Nintendo, bu oyunun 10 yıl boyunca oynanabileceğini hissettiriyor ve buna ulaşmak için biraz fazla istekli. Mario Kart 8‘de onlarca saat geçirdiğimi hala hatırlıyorum, tüm bu extralara gerek kalmadan. Yarışlar o kadar heyecan vericiydi ki, Zaman Denemeleri gibi modlara geri dönecek ve her pistin hayalet verisini aşmayı deneyecektim. Eğer oyunculara gerçekten harika bir oyun verirseniz, oynanabilirliği ne kadar fazla olursa olsun her zaman zaman geçirecek yollar bulacaklardır. Super Smash Bros. Melee’nin Ultimate‘in karakterleri, sahneleri veya modlarının yalnızca bir kısmı ile nasıl çoğu zaman çok etkili bir çok oyunculu standart haline geldiğini düşünebilirsiniz. Bu, serbest dolaşımda biraz gereksiz bir güvensizlik hissettiren bir durum; günümüzde bir baskın oyun arayışına bakıldığında, sosyal oyunların beraberinde getirdiği bir sorundur: Doldurucuya fazla vurgu yapılması, nicel başarı ve nitelik başarı değil.

Serbest dolaşımı böyle değerlendirmekten daha çok, oyun oynamaya devam ettikçe, daha hoşgörülü bir tarafta olduğumu buluyorum. Casual keşif, oyun bitiyormuş gibi, yarışlar arasında hoş bir şekilde deneyimlenen ve gözlemlenen harika bir keşif oluyor. Nintendo’nun, oyuncuların bunu bir Ubisoft açık dünya oyunu gibi görmelerini hedeflemediğinden eminim — tamamlanacak bir kontrol listesi. Daha çok, birkaç dakika boyunca dolaşmak, Dünya‘nın muhteşem müziklerinin keyfini çıkarmak için bir yerdir; nesil üstü harika oyun müzikleri, pürüzsüz cazla harmanlanıyor. P-Switch’ler doğru bir şekilde yerleştirilmiş değil; gözlerimi beni içten içe gönderen bir şekilde çekiyorlar. Birkaç dakika içinde dönerim, Delfino Plaza temasını dinlerim, birkaç yeni etiket alırım ve yarış pistine geri dönerim.

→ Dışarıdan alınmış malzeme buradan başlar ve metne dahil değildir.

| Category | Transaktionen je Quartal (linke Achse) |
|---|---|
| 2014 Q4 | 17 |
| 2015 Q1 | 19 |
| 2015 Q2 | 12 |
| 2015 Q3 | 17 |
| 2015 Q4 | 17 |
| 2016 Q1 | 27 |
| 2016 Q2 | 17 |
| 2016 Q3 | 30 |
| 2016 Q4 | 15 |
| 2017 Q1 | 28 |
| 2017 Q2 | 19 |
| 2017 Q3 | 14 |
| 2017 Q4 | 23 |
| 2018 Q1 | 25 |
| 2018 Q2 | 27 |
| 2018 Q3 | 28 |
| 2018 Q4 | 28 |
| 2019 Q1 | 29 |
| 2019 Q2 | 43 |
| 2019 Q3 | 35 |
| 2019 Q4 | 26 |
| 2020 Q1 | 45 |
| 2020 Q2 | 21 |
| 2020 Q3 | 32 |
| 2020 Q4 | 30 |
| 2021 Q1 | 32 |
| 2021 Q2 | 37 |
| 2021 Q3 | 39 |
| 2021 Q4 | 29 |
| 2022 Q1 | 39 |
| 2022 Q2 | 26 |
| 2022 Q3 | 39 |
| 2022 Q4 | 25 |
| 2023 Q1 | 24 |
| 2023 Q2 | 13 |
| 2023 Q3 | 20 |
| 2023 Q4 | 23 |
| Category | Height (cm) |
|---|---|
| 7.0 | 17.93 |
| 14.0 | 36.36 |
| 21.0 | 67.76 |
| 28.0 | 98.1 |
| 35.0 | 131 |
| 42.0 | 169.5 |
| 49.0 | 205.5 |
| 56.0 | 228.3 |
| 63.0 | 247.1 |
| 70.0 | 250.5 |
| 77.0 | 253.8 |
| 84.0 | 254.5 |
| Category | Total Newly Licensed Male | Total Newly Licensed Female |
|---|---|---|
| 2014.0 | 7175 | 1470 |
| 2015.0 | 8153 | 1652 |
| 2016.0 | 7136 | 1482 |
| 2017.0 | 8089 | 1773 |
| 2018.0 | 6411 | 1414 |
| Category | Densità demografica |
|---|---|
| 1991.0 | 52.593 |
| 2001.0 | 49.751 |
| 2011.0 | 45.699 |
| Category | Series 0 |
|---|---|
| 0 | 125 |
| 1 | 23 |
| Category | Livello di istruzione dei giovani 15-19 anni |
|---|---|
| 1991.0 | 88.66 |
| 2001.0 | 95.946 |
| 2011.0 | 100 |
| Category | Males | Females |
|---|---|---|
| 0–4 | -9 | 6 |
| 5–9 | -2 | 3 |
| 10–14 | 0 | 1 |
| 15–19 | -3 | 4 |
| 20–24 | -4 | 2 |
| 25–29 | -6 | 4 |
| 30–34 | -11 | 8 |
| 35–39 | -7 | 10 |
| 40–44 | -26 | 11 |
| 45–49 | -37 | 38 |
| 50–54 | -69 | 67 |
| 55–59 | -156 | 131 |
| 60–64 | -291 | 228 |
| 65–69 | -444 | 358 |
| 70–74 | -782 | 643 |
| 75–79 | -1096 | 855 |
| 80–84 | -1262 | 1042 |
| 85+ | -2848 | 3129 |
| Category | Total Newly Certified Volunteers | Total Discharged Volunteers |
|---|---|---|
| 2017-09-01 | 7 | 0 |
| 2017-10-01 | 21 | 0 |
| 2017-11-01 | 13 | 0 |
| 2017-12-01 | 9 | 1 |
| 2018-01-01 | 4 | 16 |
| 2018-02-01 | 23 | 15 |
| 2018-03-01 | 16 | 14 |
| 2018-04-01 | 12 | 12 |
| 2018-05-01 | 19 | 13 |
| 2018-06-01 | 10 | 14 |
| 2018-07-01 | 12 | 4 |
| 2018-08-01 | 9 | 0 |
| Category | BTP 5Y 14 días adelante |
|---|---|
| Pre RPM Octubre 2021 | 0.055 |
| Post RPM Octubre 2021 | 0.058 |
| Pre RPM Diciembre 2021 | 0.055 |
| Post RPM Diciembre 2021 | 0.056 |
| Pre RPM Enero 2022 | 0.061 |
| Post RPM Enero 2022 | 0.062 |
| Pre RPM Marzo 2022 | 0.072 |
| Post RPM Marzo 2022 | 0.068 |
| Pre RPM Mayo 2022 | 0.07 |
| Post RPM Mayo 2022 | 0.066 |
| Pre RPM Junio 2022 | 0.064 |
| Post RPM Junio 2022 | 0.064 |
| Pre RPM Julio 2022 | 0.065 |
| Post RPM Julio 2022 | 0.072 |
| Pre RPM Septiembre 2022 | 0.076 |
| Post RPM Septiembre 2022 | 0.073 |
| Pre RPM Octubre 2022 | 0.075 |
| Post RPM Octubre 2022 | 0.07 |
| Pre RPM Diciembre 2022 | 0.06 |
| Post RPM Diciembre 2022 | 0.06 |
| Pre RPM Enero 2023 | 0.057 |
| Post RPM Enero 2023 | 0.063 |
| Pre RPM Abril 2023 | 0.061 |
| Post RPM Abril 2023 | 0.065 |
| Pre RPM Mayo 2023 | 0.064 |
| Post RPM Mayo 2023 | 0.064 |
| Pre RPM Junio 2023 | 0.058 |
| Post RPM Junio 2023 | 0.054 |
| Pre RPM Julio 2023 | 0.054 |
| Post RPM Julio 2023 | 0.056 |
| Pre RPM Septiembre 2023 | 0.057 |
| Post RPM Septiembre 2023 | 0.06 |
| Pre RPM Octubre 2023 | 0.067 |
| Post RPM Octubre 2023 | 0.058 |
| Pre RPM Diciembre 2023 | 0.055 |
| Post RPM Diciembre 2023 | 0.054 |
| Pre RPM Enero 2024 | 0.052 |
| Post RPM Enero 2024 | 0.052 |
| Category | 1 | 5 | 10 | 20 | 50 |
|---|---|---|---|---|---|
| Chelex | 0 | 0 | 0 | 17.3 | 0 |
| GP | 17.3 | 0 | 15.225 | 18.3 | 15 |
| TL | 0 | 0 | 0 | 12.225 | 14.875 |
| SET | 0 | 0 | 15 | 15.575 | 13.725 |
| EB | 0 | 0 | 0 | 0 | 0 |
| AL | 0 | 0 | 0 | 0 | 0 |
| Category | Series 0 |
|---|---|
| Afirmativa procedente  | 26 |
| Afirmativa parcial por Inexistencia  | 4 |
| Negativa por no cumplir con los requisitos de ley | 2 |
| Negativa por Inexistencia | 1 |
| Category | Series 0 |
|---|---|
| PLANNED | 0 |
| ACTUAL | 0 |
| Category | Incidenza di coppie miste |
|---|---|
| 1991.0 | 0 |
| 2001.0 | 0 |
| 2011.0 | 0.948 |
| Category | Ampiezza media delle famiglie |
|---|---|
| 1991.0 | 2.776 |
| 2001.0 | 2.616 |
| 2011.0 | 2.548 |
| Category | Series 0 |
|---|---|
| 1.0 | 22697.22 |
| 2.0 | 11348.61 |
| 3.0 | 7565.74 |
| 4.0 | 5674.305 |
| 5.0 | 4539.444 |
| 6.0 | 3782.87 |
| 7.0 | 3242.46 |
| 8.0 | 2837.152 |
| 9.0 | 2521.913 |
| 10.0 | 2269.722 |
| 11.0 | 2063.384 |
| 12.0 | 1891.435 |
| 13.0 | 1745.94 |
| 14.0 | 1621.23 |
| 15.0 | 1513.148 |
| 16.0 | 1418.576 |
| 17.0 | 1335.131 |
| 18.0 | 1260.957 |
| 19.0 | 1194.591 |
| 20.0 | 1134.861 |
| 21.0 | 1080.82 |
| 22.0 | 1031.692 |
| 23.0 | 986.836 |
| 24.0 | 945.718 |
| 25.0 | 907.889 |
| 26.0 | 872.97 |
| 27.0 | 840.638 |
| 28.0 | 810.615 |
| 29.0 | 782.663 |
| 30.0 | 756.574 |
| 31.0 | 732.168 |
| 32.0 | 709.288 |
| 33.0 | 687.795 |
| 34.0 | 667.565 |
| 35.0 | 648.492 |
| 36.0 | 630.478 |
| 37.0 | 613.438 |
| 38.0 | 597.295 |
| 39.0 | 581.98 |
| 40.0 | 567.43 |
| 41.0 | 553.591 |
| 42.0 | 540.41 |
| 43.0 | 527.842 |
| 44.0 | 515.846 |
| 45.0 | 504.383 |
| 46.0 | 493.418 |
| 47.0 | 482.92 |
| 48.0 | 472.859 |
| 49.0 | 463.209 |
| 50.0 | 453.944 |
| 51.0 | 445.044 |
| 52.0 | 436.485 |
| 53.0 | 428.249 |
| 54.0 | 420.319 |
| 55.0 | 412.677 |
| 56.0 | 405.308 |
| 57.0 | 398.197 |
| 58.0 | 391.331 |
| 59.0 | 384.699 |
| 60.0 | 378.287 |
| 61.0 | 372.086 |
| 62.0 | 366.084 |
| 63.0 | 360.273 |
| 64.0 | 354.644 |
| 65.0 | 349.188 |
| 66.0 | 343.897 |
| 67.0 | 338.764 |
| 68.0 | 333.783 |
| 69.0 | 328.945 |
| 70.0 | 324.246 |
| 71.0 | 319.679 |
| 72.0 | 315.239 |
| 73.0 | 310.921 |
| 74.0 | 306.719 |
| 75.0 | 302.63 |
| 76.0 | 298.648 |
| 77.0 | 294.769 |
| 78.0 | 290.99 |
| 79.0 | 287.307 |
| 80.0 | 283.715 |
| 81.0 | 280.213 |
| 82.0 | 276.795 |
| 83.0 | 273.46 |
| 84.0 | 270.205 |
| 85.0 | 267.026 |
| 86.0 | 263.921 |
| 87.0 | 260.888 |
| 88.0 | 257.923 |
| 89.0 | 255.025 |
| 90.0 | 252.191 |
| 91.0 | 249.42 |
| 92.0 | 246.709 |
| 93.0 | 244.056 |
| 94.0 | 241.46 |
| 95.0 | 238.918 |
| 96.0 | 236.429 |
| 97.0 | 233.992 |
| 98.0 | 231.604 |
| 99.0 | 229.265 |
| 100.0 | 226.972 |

Beni birkaç yıl sonra Mario Kart Dünya‘nın yaşamıma nasıl uyduğunu görmem; tüm zamanımı ve dikkatimi isteyen bir oyun olmayacak. Telefonumda bir Solitaire turu başlatmak gibi; güvenilir bir rahatlık. Mario Kart’ın çekiciliği budur. Herhangi bir P-Switch bulmak için haftada bir girmem veya yılda iki kez DLC pistlerinin son halini kontrol edip etmeyeceksin. Motor her seferinde başlatıldığında, kartımı garajdan hızlı bir dönüş yapmak için çıkarırım.

Mario Kart Dünya Nintendo Switch 2 üzerinde test edilmiştir.